Medicine Hat Arena
- Interactive map of Medicine Hat Arena
- Address: 155 Ash Avenue SE
- Location: Medicine Hat, Alberta, Canada
- Coordinates: 50°02′38″N 110°40′11″W﻿ / ﻿50.0439°N 110.6696°W
- Owner: City of Medicine Hat
- Operator: City of Medicine Hat
- Capacity: Hockey and maximum: 4,006

Construction
- Groundbreaking: 1968
- Opened: October 15, 1970
- Closed: July 2017

Tenant
- Medicine Hat Tigers (WHL) (1970–2015)

= Medicine Hat Arena =

Multi-purpose arena in Alberta, Canada

The Medicine Hat Arena is a 4,006-seat multi-purpose arena in Medicine Hat, Alberta, Canada. It was built in 1970 to replace Arena Gardens (Medicine Hat), the old rink that burned down in a fire where the Medicine Hat Inn is now situated.

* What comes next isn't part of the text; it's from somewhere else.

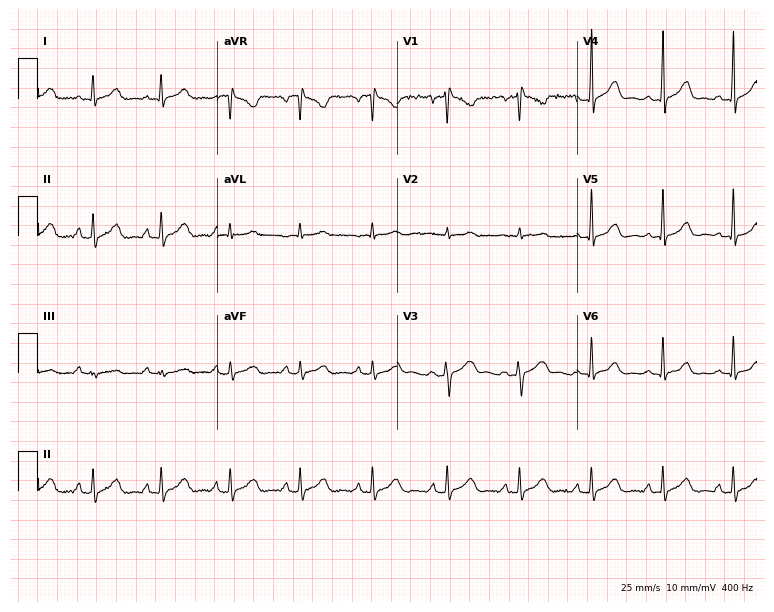
Resting 12-lead electrocardiogram (7.3-second recording at 400 Hz). Patient: a 22-year-old female. None of these six findings is recorded: first-degree AV block, right bundle branch block, left bundle branch block, sinus bradycardia, atrial fibrillation, sinus tachycardia.
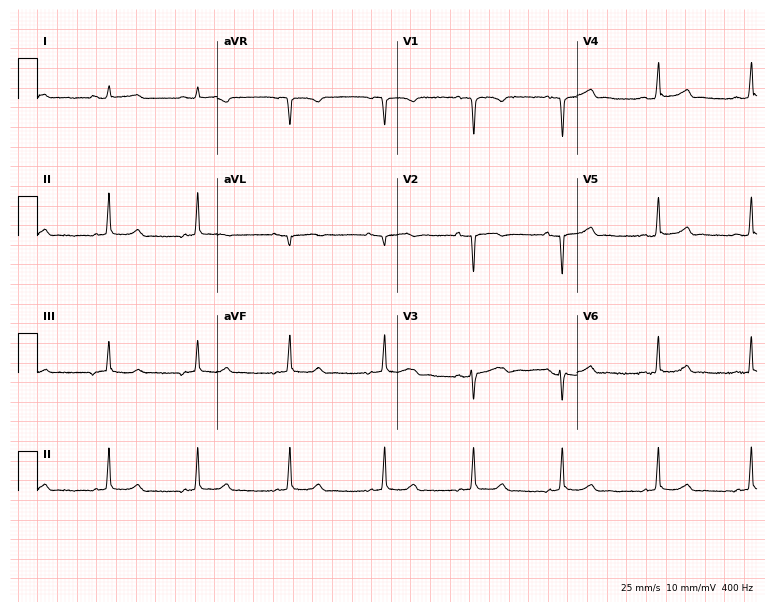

It was home to the Medicine Hat Tigers ice hockey team. In recent years, the building has received upgrades including new plastic seats to replace the rainbow wooden benches that nicknamed the rink "The Smartie Box". A new scoreboard, sound system, heating system, lighting system and front entrance have been added. The Tigers sold out every game for over five seasons, finally ending on March 29, 2008, when they played to a crowd of 3,788, 218 short of a sell-out.

The Tigers moved to the new Canalta Centre for the 2015-16 WHL season. The old arena was closed in July 2017 by Medicine Hat City Council.